If you drop south from the bowl of the Big Dipper, Leo the Lion rides high. Note the Egyptian Sphinx is based on the shape of this Lion in the sky. Taking the arc in the Dipper’s handle, we "arc" SE to bright orange Arcturus, the brightest star of Spring.

Spike south to Spica, the hot blue star in Virgo (with Mars now to its lower left), then curve to Corvus the Crow, a four-sided grouping. It is above Corvus, in the arms of Virgo, where our large scopes will show members of the Virgo Supercluster, a swarm of over a thousand galaxies about 50 million light years away from us.

To the east, Hercules is rising, with the nice globular cluster M-13 marked on your sky map and visible in binocs. This rich cluster is one of the top telescopic sights in good-sized scopes.

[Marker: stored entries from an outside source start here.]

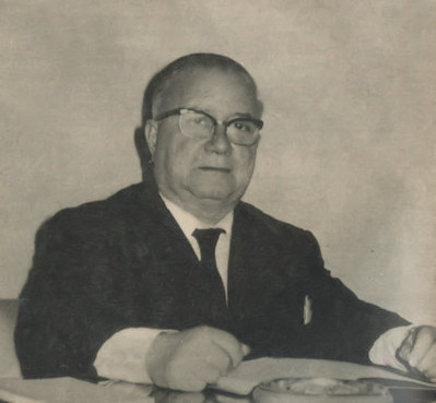 Juan Queraltó (1974), político argentino (1912-1987), fundador y presidente de la Alianza Libertadora Nacionalista.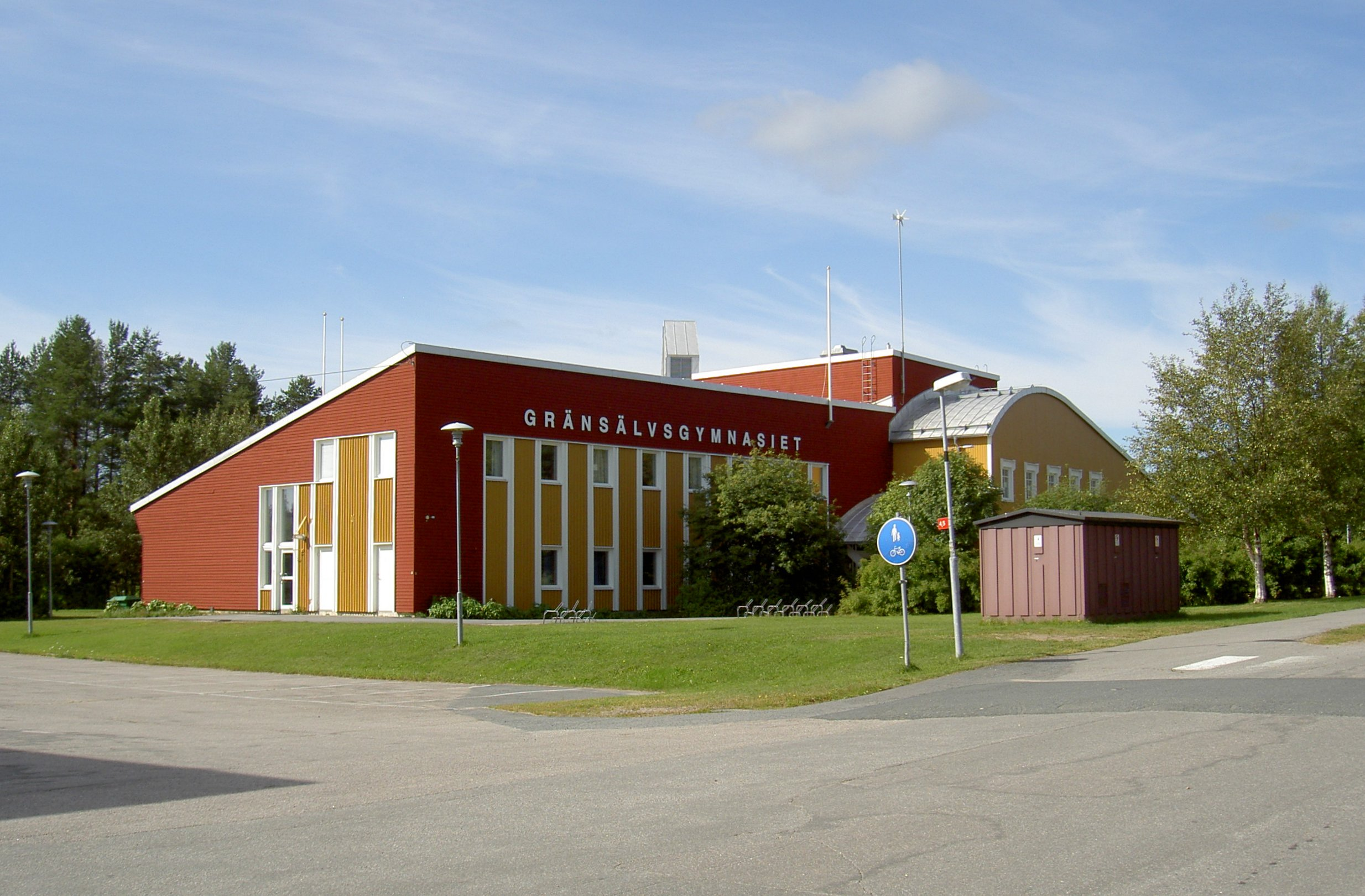 Gränsälvsgymnasiet i Övertorneå centralort.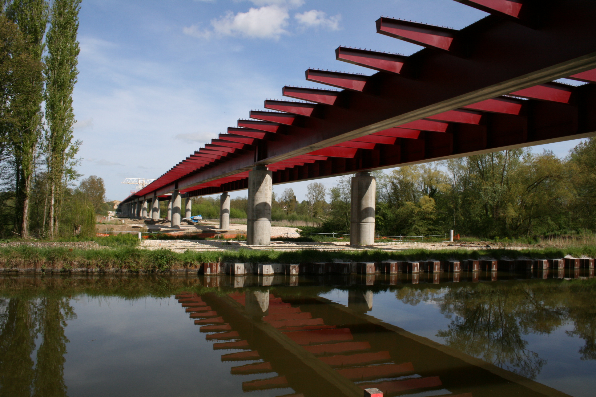 Viaduc du Loing - En construction - supportant l'autoroute A19, il franchit le Loing - département du Loiret - France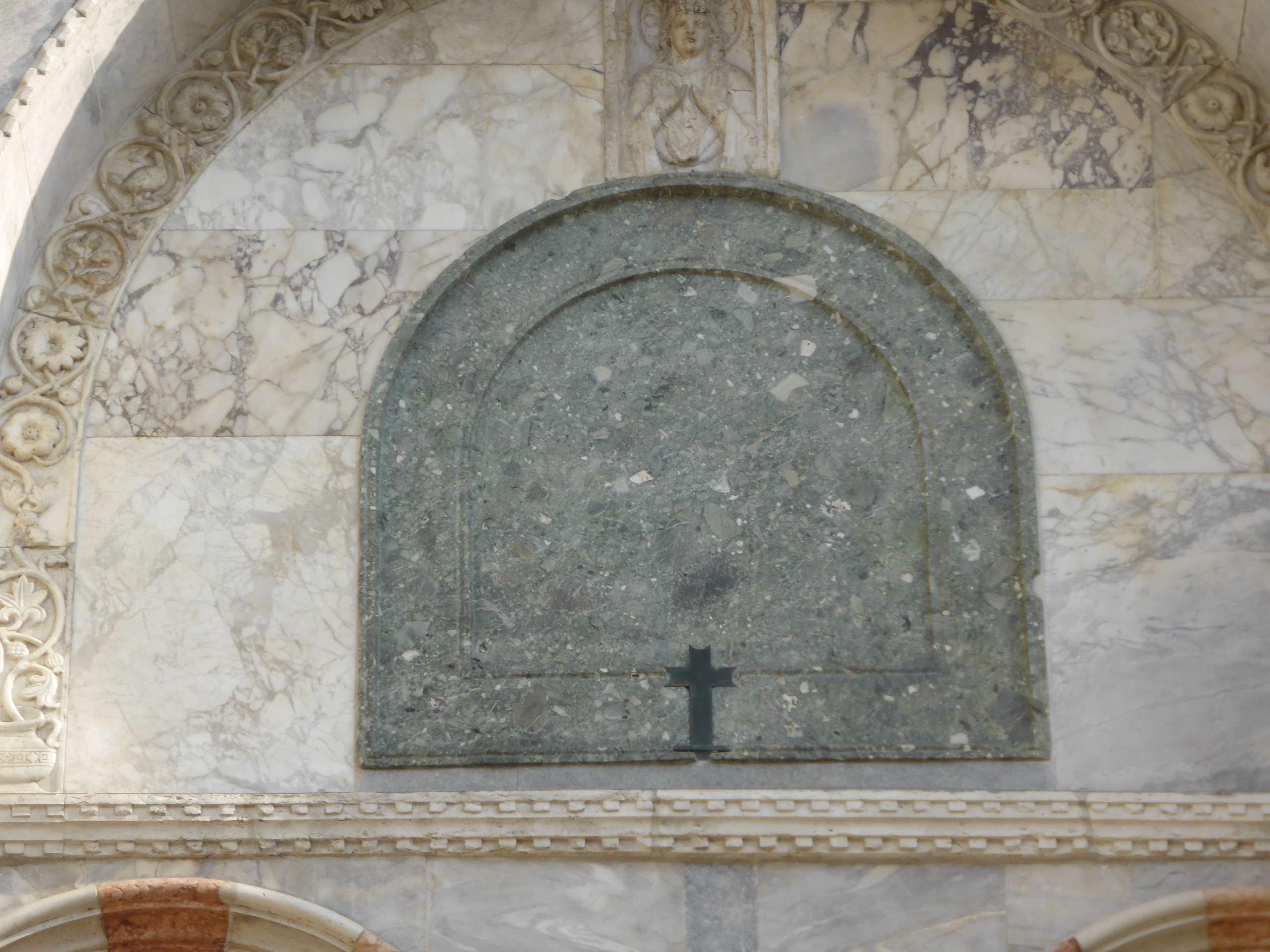 Spolie, byzantinische Altarplatte (Nordfassade)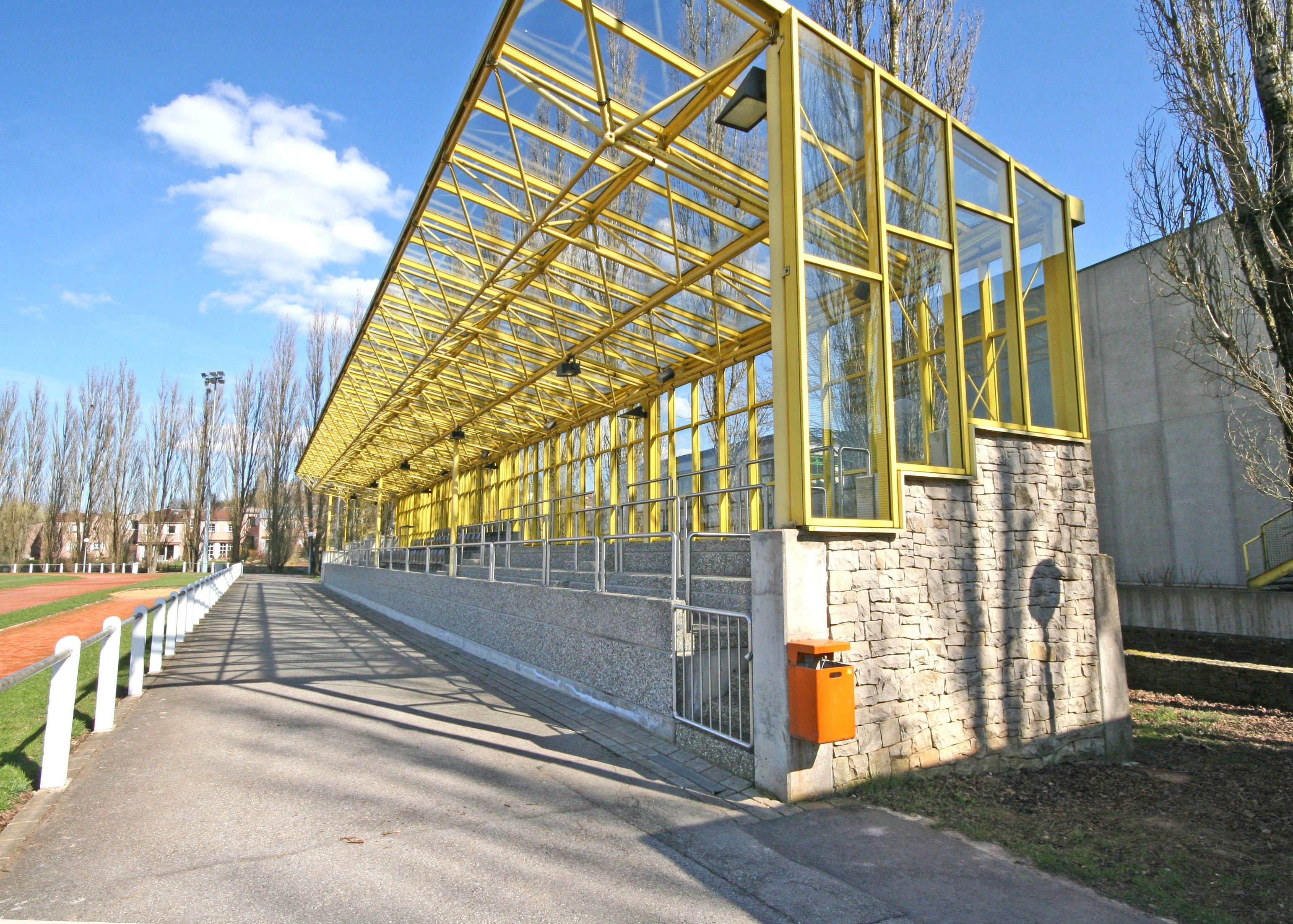 Tribün vum F.C. Mamer 32.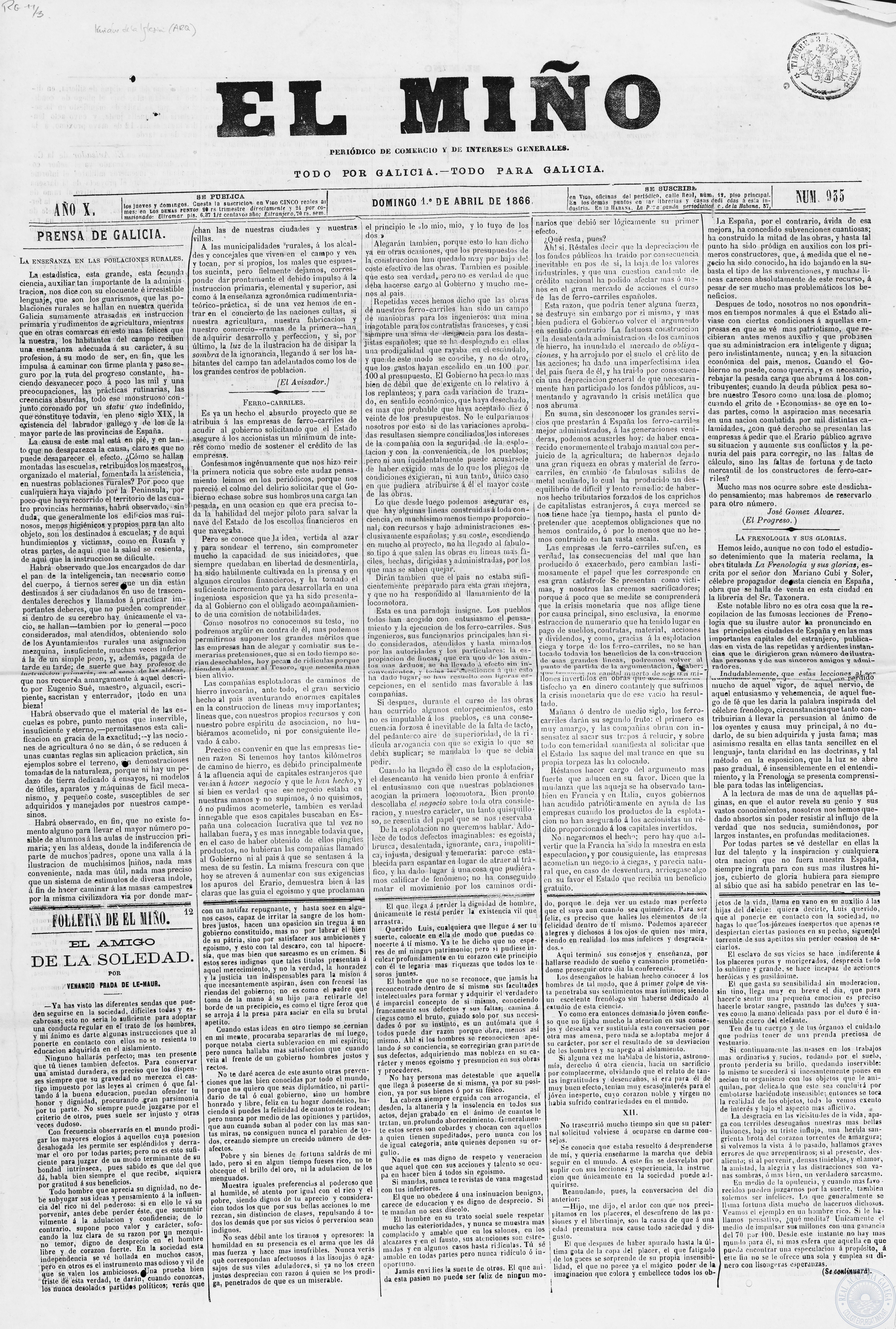 El Miño, periódico, 1 abril 1866, número 935, Vigo

The brightest star of the northern hemisphere, Vega rises in the NE as twilight deepens. Twice as hot as our Sun, it appears blue-white, like most bright stars. Its constellation, tiny Lyra, looks like a parallogram just south of Vega, but was the harp of Orpheus in Greek legends

In the southeast, Antares rises about the same time as Vega does, in the brightest of all constellations, Scorpius. Antares appears reddish (its Greek name means rival of Ares or Mars to the Romans) because it is half as hot as our yellow Sun; it is bright because it is a bloated red supergiant, big enough to swallow up our solar system all the way out to Saturn’s orbit! Very bright red Mars lies west of the Scorpion’s claws in June, while Saturn lies north of Antares, and is about as bright as Antares, but more yellow in color.